Only when we base our approach to children's lives on children's rights as set out in the UN convention on the rights of the child will we achieve the required transformation in our attitude to children. Living free from poverty is every child's right. Having access to first-class education and health care is every child's right. Participating in the decisions that affect their life is every child's right. Being protected is every child's right. Being part of a society where policy, legislation, procedures and practice operate in the best interests of every child is every child's right.

The excellent concluding observations of the UN Committee on the Rights of the Child point the way forward to what we should do if we are bold enough. We must cast aside the sad dross of appeals to a common sense that, if evaluated, is not that common and contains little sense and no logic. We should stand up to the rubbish in the media that sanctifies some poor bairns and vilifies others, and challenge the parts of our society that do not like children. A truly great Government, which I believe ours can become, would listen to what the UN committee is saying. They would use the UN convention on the rights of the child and incorporate it in UK law.

That convention should become as widely known and used as the highway code. The Government should recognise, as the UN committee does, that we need a central mechanism such as an easily identifiable and permanent body to achieve a comprehensive and coherent children's rights policy. We need a developed Ministry for children. It is a good that we have a Minister with responsibility for children and young people, but, with respect, I have to say that he should not also be Minister for Policing, Crime Reduction and Community Safety.
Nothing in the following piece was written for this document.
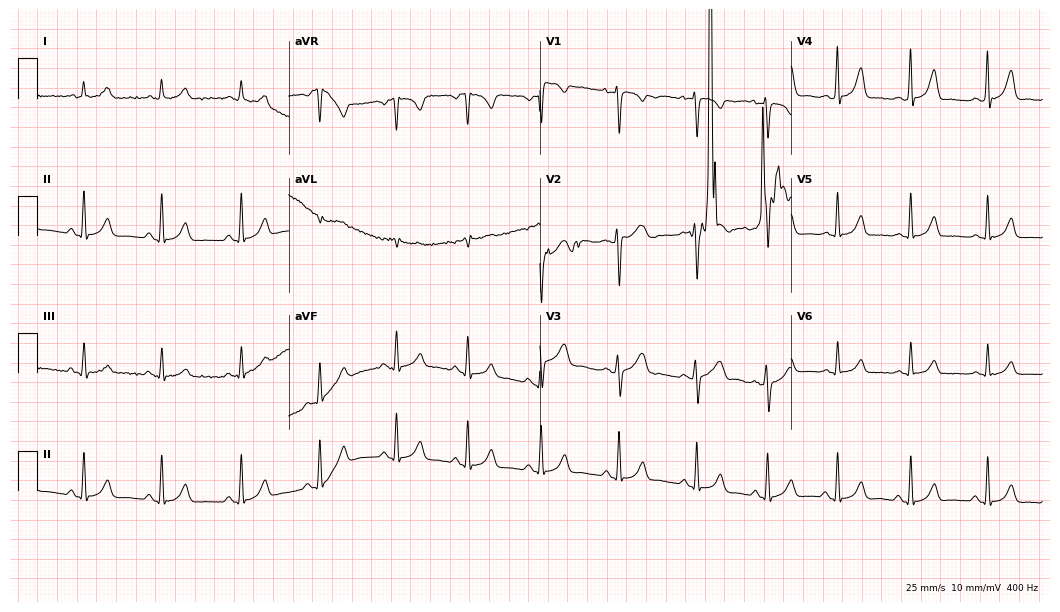
ECG (10.2-second recording at 400 Hz) — a female patient, 32 years old. Screened for six findings — first-degree AV block, right bundle branch block, left bundle branch block, sinus bradycardia, atrial fibrillation, sinus tachycardia — none is recorded.

Furthermore, children's services should not be divided among the Home Office, the Department of Health, the Department for Education and Skills, the Lord Chancellor's Department and other arms of government.

We should give the welcome innovation of the children and young people's unit real teeth and give the wonderful developments and proposals for children's trusts real backing. The organisational ethos of children's groups should be child centred and the necessary dividing lines between organisations and functions should be drawn at the recognisable, verifiable, understandable and common-sense age of 18.

Those who have no vote used to have no voice. Under this Government, they have a quiet voice, but we must recognise that it can often be stifled. We need to introduce children's rights commissioners—an independent human rights institution, as the UN says—in England, Wales, Northern Ireland and Scotland. We need, also, to strengthen the voice of children and young people and use organisations such as the UK Youth Parliament. We should take further steps to promote the systematic and meaningful participation of all groups of children in society.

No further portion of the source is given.